By having the MLP trained, it is possible to label the data extracted from Twitter preprocessor. These 4,114 data entries were entered into the model obtaining at the end 2,826 data with positive polarity and 1,288 with negative polarity as shown in Fig. 6.
To find the songs closest to a user within the labeled Twitter dataset, we labeled the text entered by the user in positive or negative polarity and used Euclidean distance to vectorially find the songs closest to the user’s sentimental information, thus obtaining a minimum and maximum of 906 and 3,089 respectively for the word “feliz” for example.
From these distances, the 10 songs containing the smallest distances were chosen as shown in the example in Table 3 for the word “feliz”.
Song | Artist | |
1 | Somewhere Over the Rainbow | Israel Kamakawiwo'ole |
2 | Overprotected - Radio Edit | Britney Spears |
… | … | … |
10 | Red | Taylor Swift |
To measure the results, we took the metrics according to the study of [18] so that we compared between the retrieved resources (obtained by the Euclidean distance) and the relevant resources (obtained by the calculation of Pearson’s coefficient) where accuracy is understood as the probability that a selected item is relevant or not and the Recall is understood as the probability that an item is selected. This calculation gave us a result of 0.8 for both cases.
4.2 Discussion
With the results obtained with the music recommender system, the comparative analysis is performed with the different studies that also made a model or music recommender system.
The comparison of this study with the metrics of other studies is shown in Table 4.
Of the studies presented in Table 4, [10, 9] focus on an approach related to user sentiment analysis to improve music recommendation as in our work.
However, study [1] seeks to show the user a novel music recommendation. While study [7] focuses on the user’s context to recommend music.
Regarding the dataset, study [9] used data extracted from WEIBO portal, [10] used review data extracted from NetEase Cloud, [1] extracted data from Douban Music, and [7] used Last.fm, while in this study, we used data extracted from TASS and, in addition, a new dataset was constructed from Twitter user posts.
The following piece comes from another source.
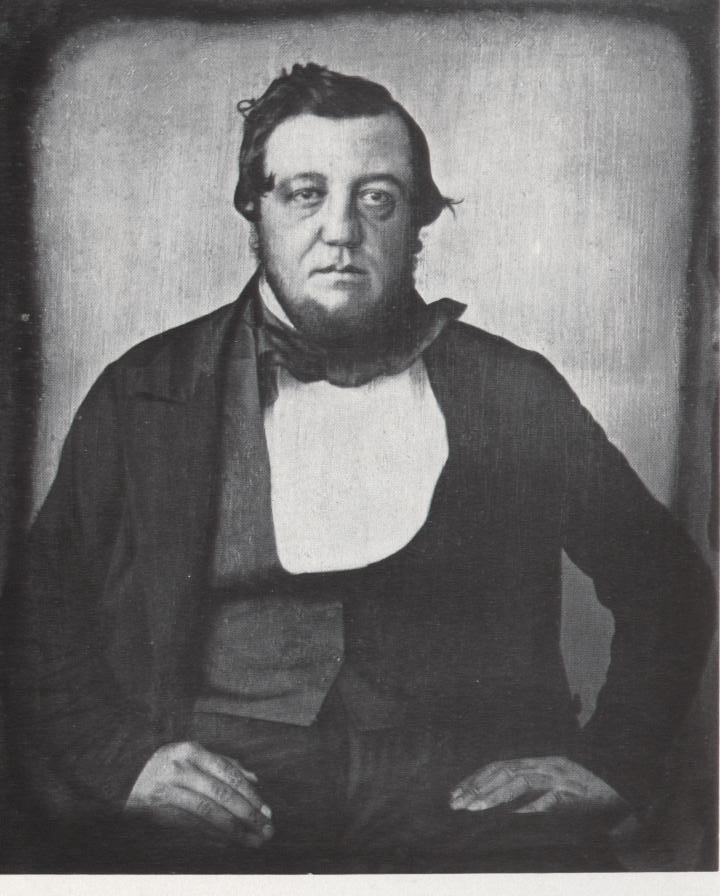 Georg Adam Kühnle, Industrieller und Firmengründer in Frankenthal (Pfalz)

Regarding sentiment analysis, study [9] uses dictionaries to recognize sentiment words and classifies them into different levels of granularity to generate emotion vectors, while study [10] uses Word2Vec and a Convolutional Neural Network to identify sentiment information.
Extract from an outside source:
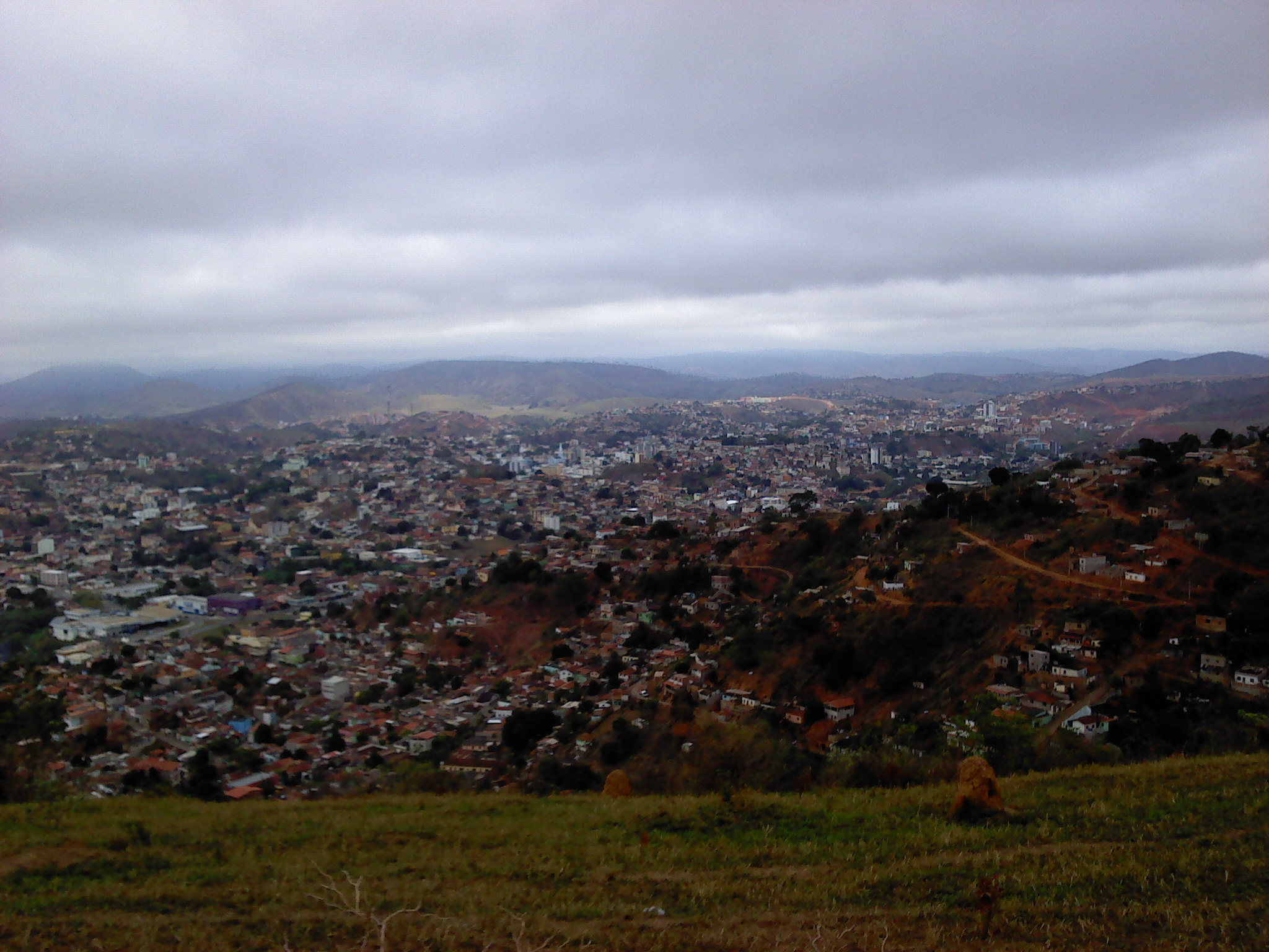 teófilo otoni - Minas Gerais - Brazil

In this study, like the aforementioned one, Word2Vec is used, but a Neural Network is trained with a Multi-Layer Perceptron that helps with the classification of sentimental texts.
Studies [7, 1] were the only ones to use graphs to implement music recommendation, neither of which was focused on sentiment analysis. Whereas in this research, we have used artificial intelligence algorithms to analyze user sentiments.
In this research, better results were achieved with respect to research [9] for the metrics of accuracy and Recall with 80% in both cases, since they obtained 75% and 60% for the same metrics respectively.
In the case of the study [10] a similar accuracy is achieved with a difference of 0.13%, while with respect to study [1], the accuracy with the proposed model in their research was exceeded by 20%, and with respect to [7] the same result was obtained for the Recall metric.
5 Conclusions and Future Work
In this study we used natural language processing that has allowed us to enhance the music recommendations, making it more accurate, especially at the time of understanding the user about what they think or feel, thus demonstrating a better performance with respect to those investigations that do not make use of this technique.
Despite the achievement of this research, it also has some limitations such as having a small group of songs and not considering musical genres preferred by the user, so there are points for improvement for the recommendation model for future work.